MIAMI — (CNN) Heavy rains from Tropical Storm Erika have caused devastation on the Caribbean island of Dominica, leaving at least seven people dead and more than 20 missing, authorities said.
The storm is expected to reach hurricane status as it approaches South Florida on Monday.
Dominica’s Prime Minister, Roosevelt Skerrit, said the storm caused “extensive damage” across the small island after floods wiped out roads and swamped villages.
He expressed particular concern for Petite Savanne, a community hit by mudslides that rescuers haven’t been able to reach yet.
“This is where many are feared lost,” Skerrit said.
The immediate focus for authorities is on search-and-rescue efforts, with other countries in the region providing helicopters and other assistance.
Skerrit said the task of repairing Dominica’s “dramatically affected” infrastructure would come later, estimating that the cost of fixing homes, roads, bridges and other structures would run into tens of millions of dollars.
The Prime Minister posted photos on his Facebook page of roads washed away by muddy brown flood waters and a video of a raging river spilling over its banks and swamping cars in a built-up area.
By late Thursday, the center of Erika had moved west-northwest, and Dominica was getting some relief from the downpours. The storm is forecast to gain strength as it nears Florida early next week.
The tropical storm warning in place currently includes islands from Puerto Rico to the Bahamas.
Erika was expected to produce rainfall of 4 to 8 inches — with a maximum of 12 inches possible — across parts of the Leeward Islands (which can include Dominica), the Virgin Islands, Puerto Rico, the Dominican Republic, the Turks and Caicos Islands, and the southeast Bahamas through Saturday.
“These rains could cause life-threatening flash floods and mudslides,” the U.S. National Hurricane Center said.
Erika’s maximum sustained winds were 45 mph, with higher gusts, the forecasting center said.
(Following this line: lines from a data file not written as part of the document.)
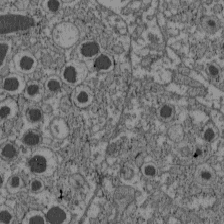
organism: C57BL Mouse
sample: Pancreatic islet
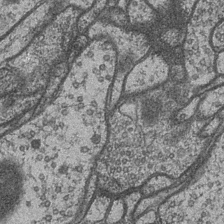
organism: Drosophila
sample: Optic medulla
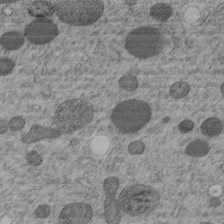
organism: C. elegans
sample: C. elegans embryo early stage
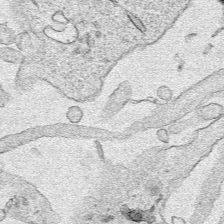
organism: Human
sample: Mitochondria in HCT116 cells
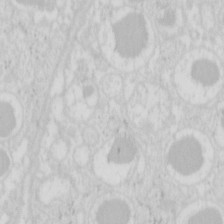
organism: Mouse
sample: Pancreas
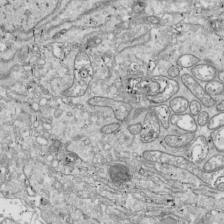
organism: Drosophila
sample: Cell division; meiosis; drosophila spermatocytes
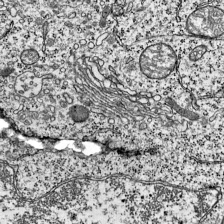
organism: Mouse
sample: Visual Cortex
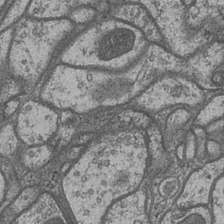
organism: Drosophila
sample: Optic medulla
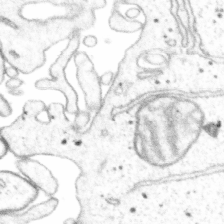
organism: Human
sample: HeLa cells
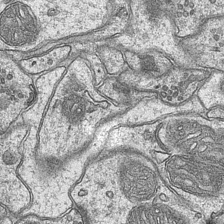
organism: Mouse
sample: CA1 Hippocampus
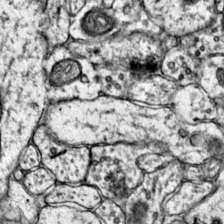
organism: Mouse
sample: Primary visual cortex
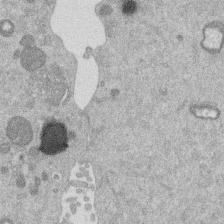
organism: Mouse
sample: Dividing mouse embryo 1 cell stage
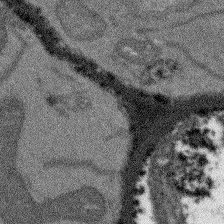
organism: Arabidopsis thaliana
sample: Root tip
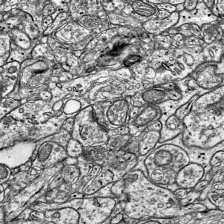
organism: Mouse
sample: Visual Cortex
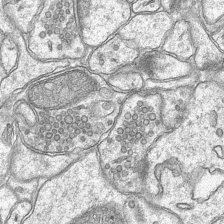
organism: Mouse
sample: CA1 Hippocampus
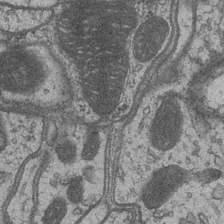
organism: Drosophila
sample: Optic medulla
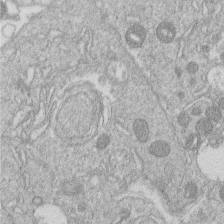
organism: Human
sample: Macrophage cells
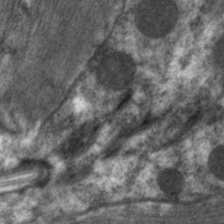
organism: C. elegans
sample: Pharynx
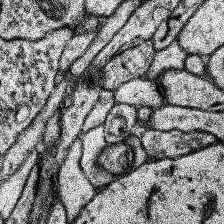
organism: Human
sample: Temporal Lobe
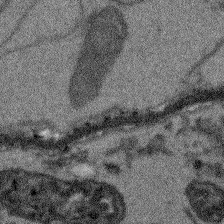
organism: Arabidopsis thaliana
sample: Root tip
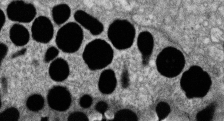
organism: Zebrafish
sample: Cilia; retinal pigment epithelium
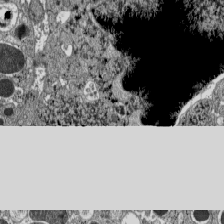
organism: C57BL Mouse
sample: Pancreatic islet
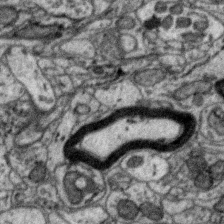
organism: Zebra finch
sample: Brain
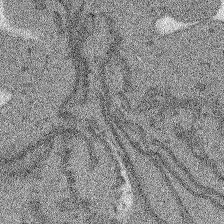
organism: Human
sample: HeLa cells
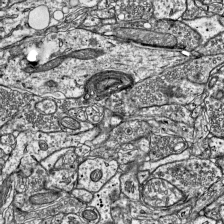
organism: Mouse
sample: Visual Cortex
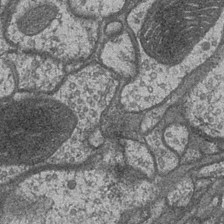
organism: Drosophila
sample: Optic medulla
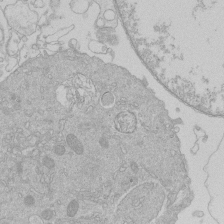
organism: Human
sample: Macrophage cells
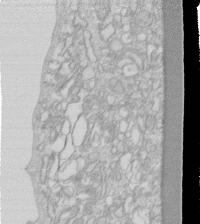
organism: Human
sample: Fibroblast cells
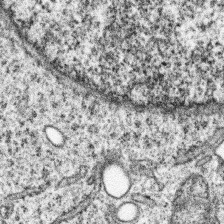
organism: Human
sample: HeLa cells
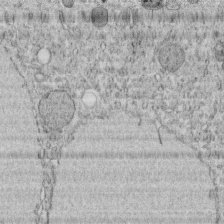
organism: C. elegans
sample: C. elegans embryo early stage
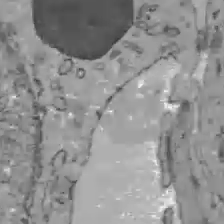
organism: C57BL Mouse
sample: Liver
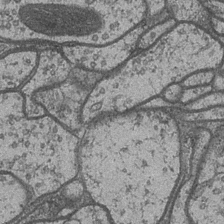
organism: Drosophila
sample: Optic medulla
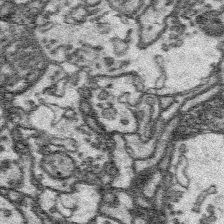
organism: Platynereis dumerilii
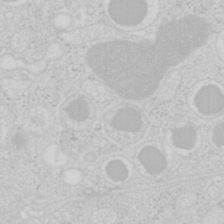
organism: Mouse
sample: Pancreas
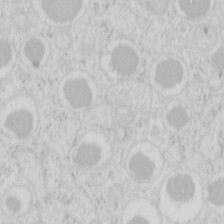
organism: Mouse
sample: Pancreas
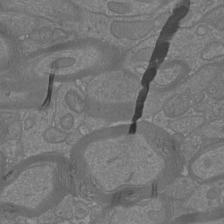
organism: Mouse
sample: Cortical neurons
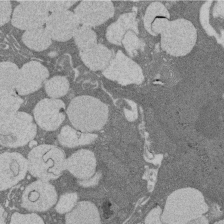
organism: Rat
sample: Salivary granule
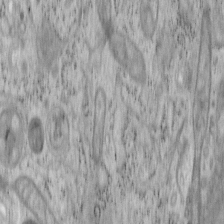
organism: Human
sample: HeLa cells
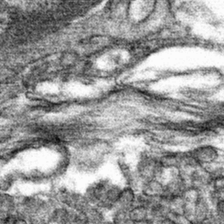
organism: Mouse
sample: Mouse hepatocytes
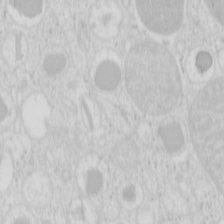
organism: Mouse
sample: Pancreas
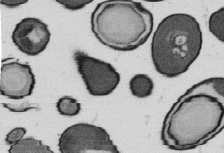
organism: B. subtilis
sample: Bacterial spore
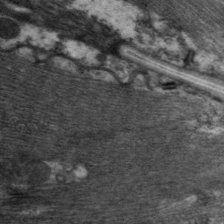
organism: C. elegans
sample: Pharynx
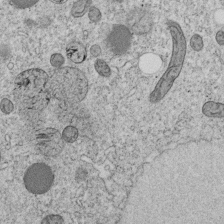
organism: C. elegans
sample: C. elegans embryo early stage
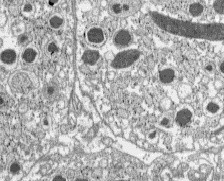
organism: C57BL Mouse
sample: Pancreatic islet
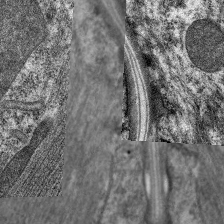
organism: C. elegans
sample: Pharynx
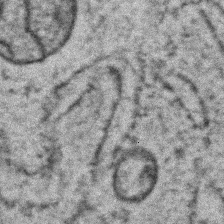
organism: Zebrafish
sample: Zebrafish embryo
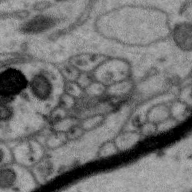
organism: Zebra finch
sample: Brain
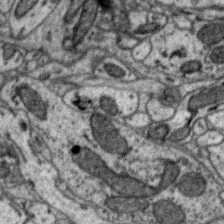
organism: Zebra finch
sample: Brain
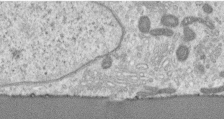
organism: Human
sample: Centriole in RPE cells
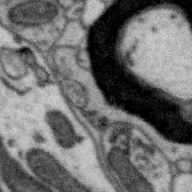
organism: Zebra finch
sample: Brain
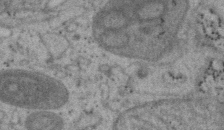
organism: Human
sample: HeLa cells
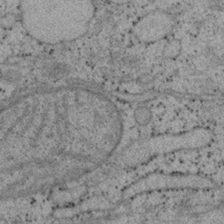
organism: Human
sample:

Tropical storm force winds extended outward up to 140 miles from the center, it said.
The storm was expected to pass the Virgin Islands and Puerto Rico overnight.
Natalie John, the chief executive officer of Dreamy Weddings & Tours Inc., said her staff and friends in Dominica “aren’t doing so well.”
“Erika has wreaked havoc there,” said John, who lives farther north on the island of St. Kitts.
An employee on Dominica told her that a friend’s family was missing after their house was swept away, she said.
At least one Dominica’s airports was badly damaged. Photos on the Prime Minister’s Facebook page of Douglas-Charles Airport showed a flooded runway and a small plane with water up to the doors.
Erika’s winds, light for a tropical storm, aren’t expected get much worse for at least a couple of days.
“No significant change in strength is anticipated during the next 48 hours,” the hurricane center said.
That doesn’t mean Erika — the fifth named storm of the Atlantic hurricane season — will sputter out.
By the end of the week, forecast models predict that the storm will intensify. It will pack 75 mph sustained winds as it approaches South Florida early next week, officials predict.
The U.S. Coast Guard warned ports in the south of the state late Thursday to prepare for the possibility of sustained gale force winds within 72 hours.
“Mariners are reminded that there are no safe havens in these facilities and that ports are safest when the inventory of vessels is at a minimum,” the coast guard statement said. “All oceangoing commercial vessels and oceangoing barges greater than 500 gross tons should make plans for departing the port.”
The five-day graphical forecast shows the storm taking a path up the east coast of the Sunshine State and remaining a hurricane through Tuesday.